_REQUIREMENT_. Below are entries with pictures in them. Output exactly the lines starting at the line with "中文（中国大陆）: 外南铁路西芹站" and ending at the line with "Parada Unibertsitatea", both included, but not the pictures.

_RECORD EXTRACTS_.
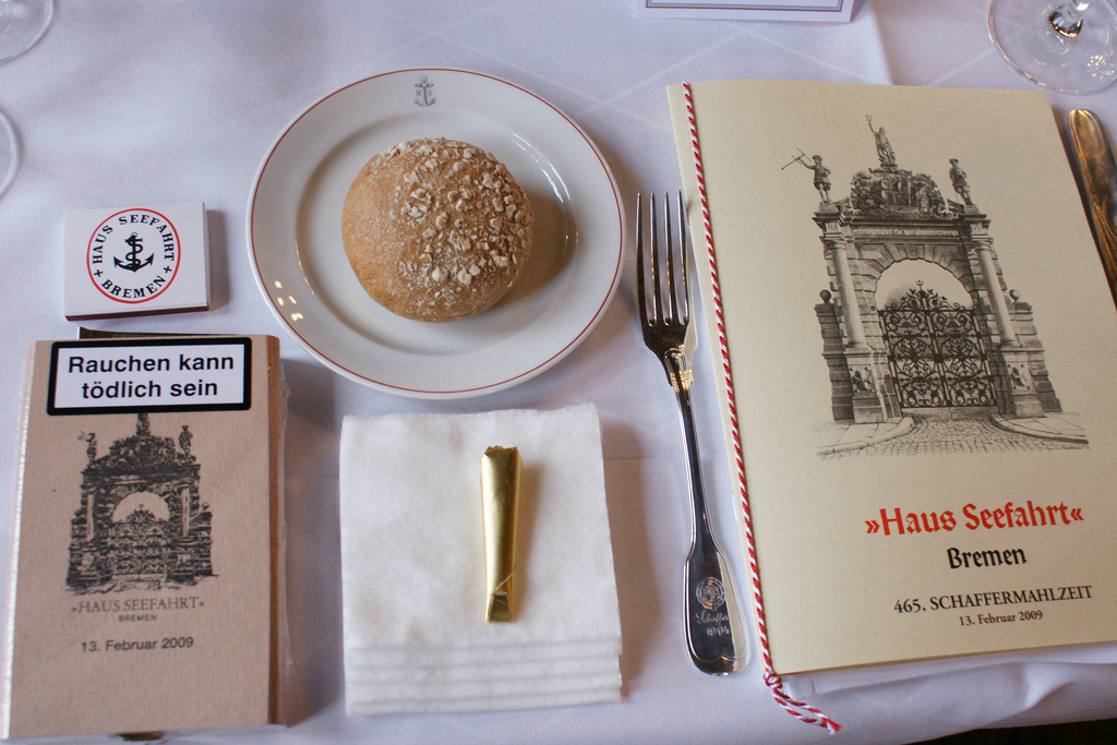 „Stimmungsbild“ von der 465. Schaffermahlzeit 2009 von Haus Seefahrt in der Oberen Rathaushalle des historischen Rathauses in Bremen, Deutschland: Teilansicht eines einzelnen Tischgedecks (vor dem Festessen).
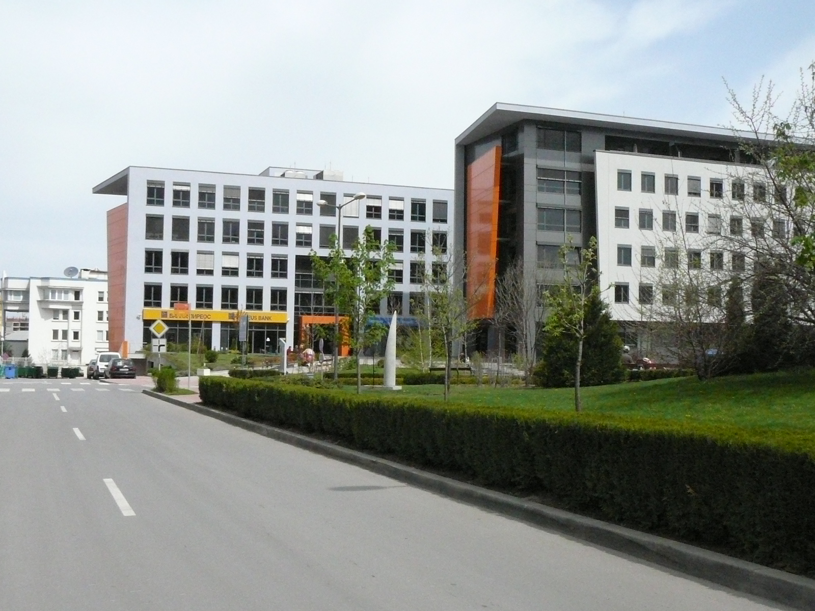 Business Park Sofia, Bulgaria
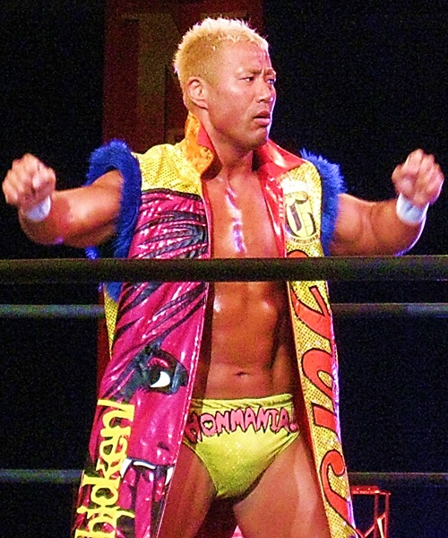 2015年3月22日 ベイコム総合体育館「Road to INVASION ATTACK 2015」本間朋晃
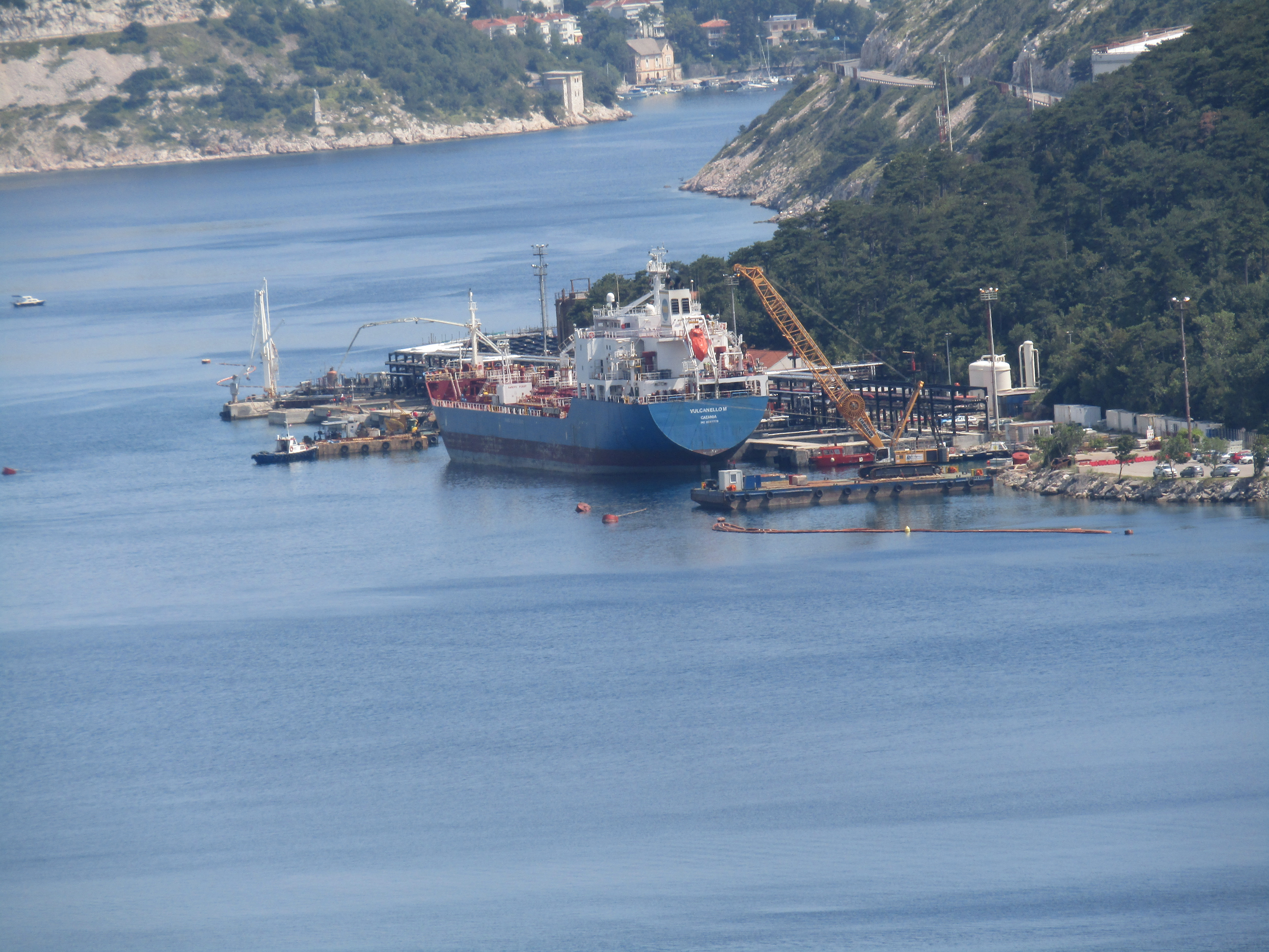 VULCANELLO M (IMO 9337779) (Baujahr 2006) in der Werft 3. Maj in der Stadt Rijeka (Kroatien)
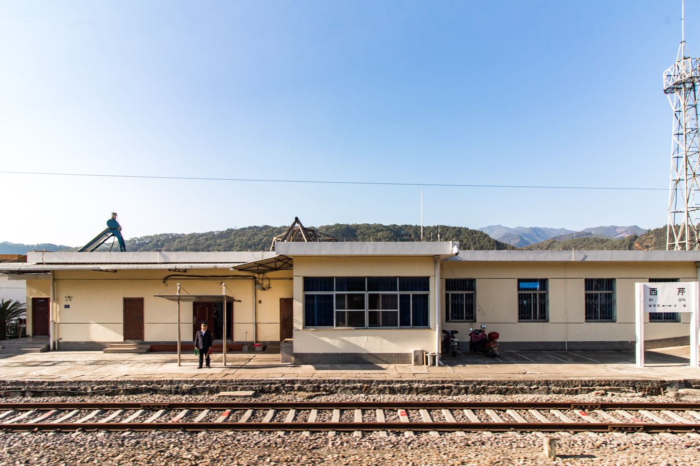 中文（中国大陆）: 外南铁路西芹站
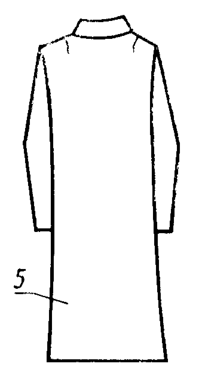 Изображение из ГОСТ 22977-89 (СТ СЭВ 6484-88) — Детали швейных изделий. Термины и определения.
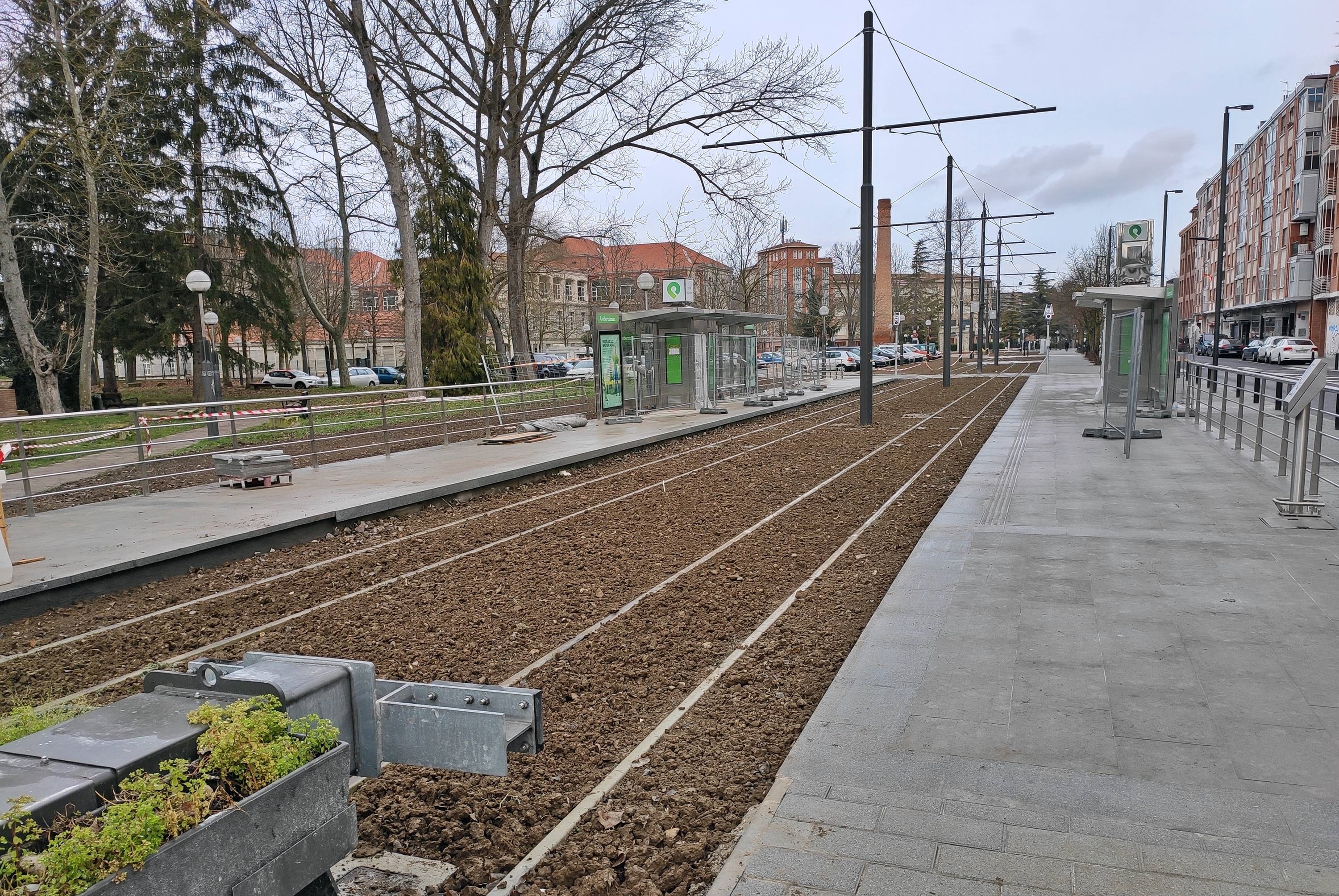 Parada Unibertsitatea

...

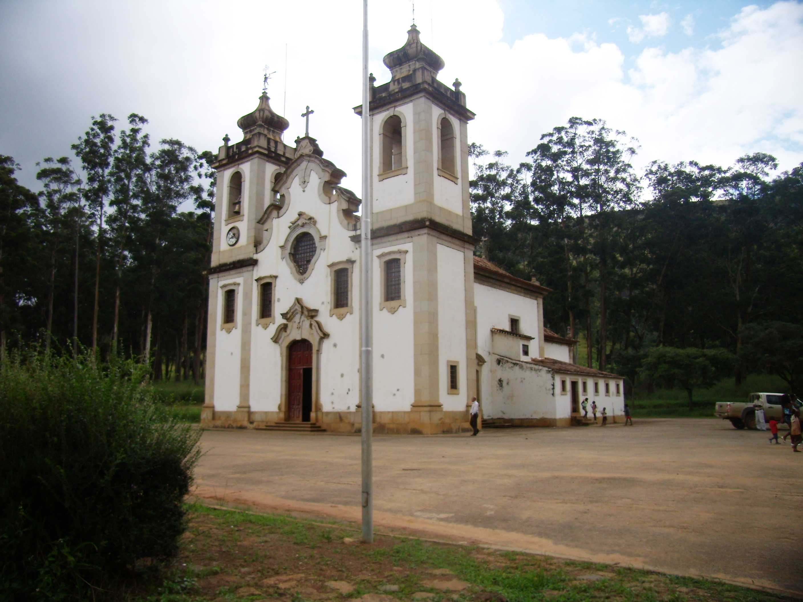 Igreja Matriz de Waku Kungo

* * *

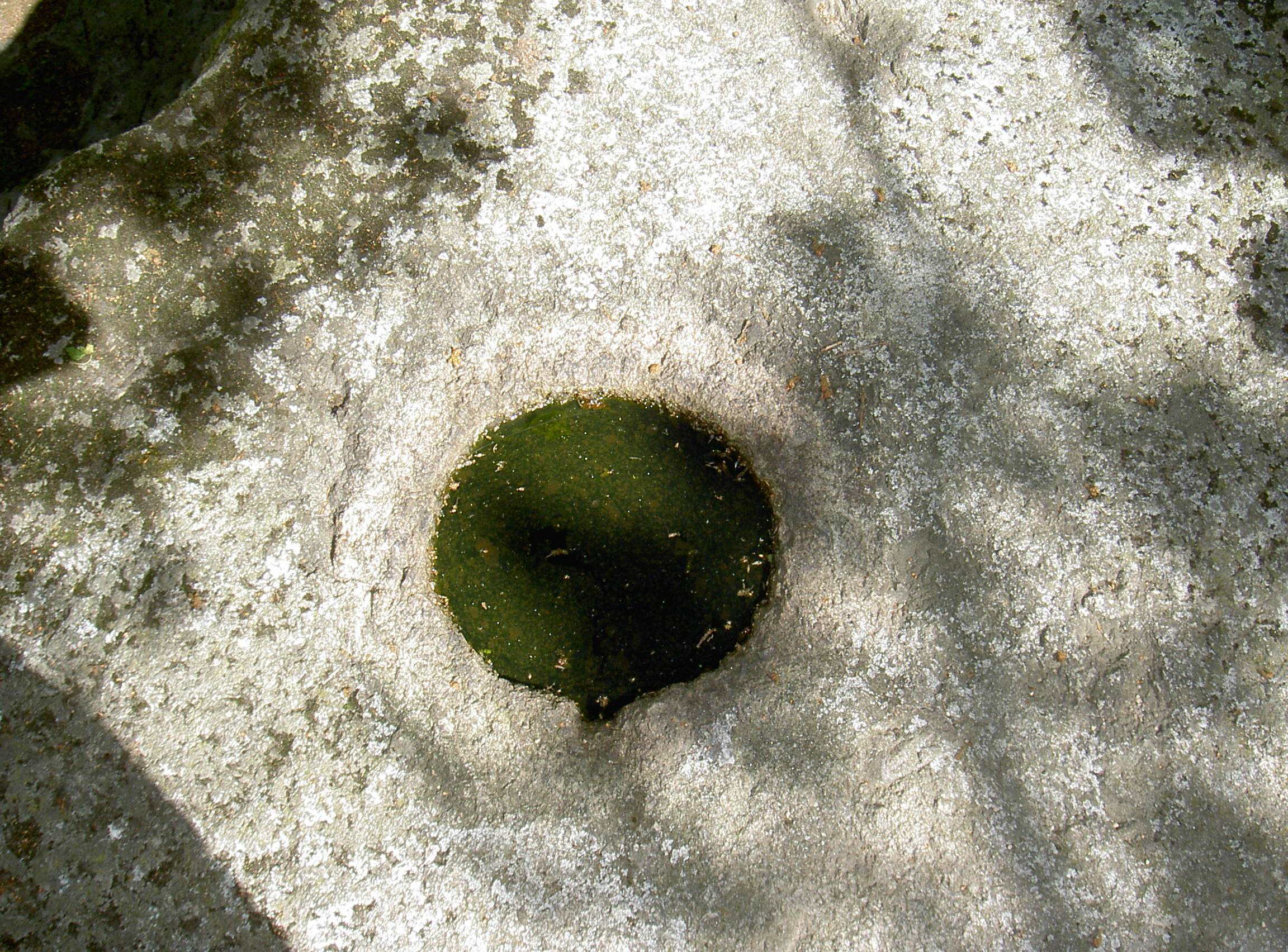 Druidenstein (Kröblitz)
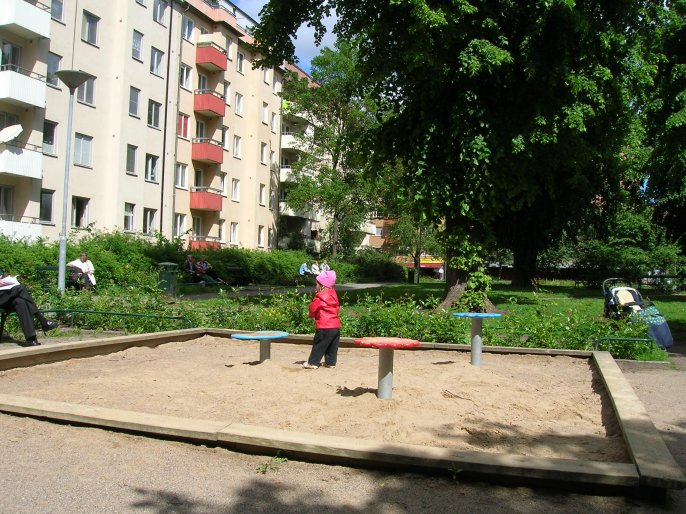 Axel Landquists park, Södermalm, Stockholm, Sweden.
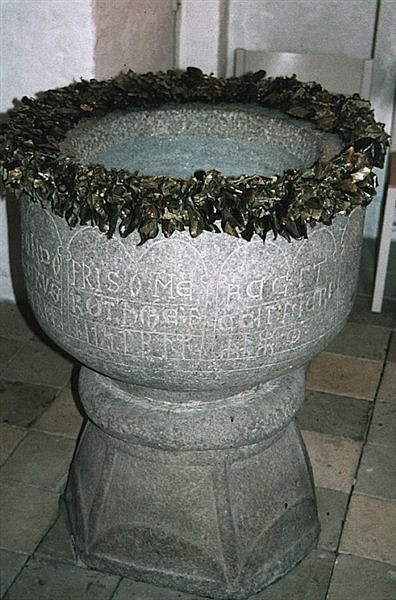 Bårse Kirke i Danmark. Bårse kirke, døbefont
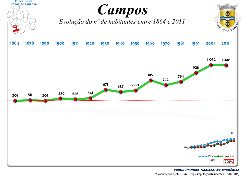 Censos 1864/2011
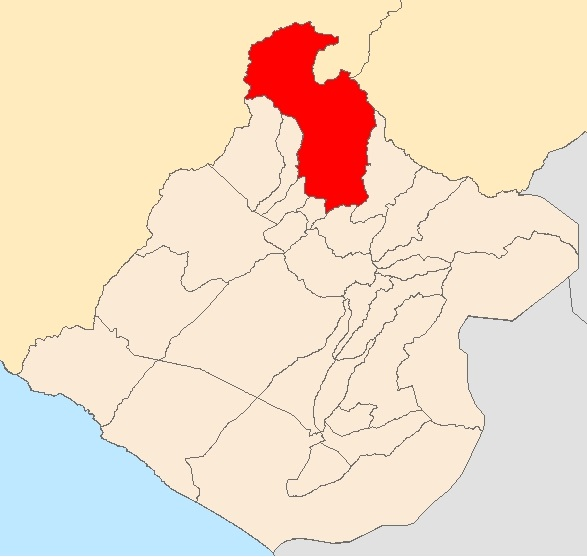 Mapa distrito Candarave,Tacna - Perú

_WRITTEN RESPONSE_.
 中文（中国大陆）: 外南铁路西芹站
 Изображение из ГОСТ 22977-89 (СТ СЭВ 6484-88) — Детали швейных изделий. Термины и определения.
 Parada Unibertsitatea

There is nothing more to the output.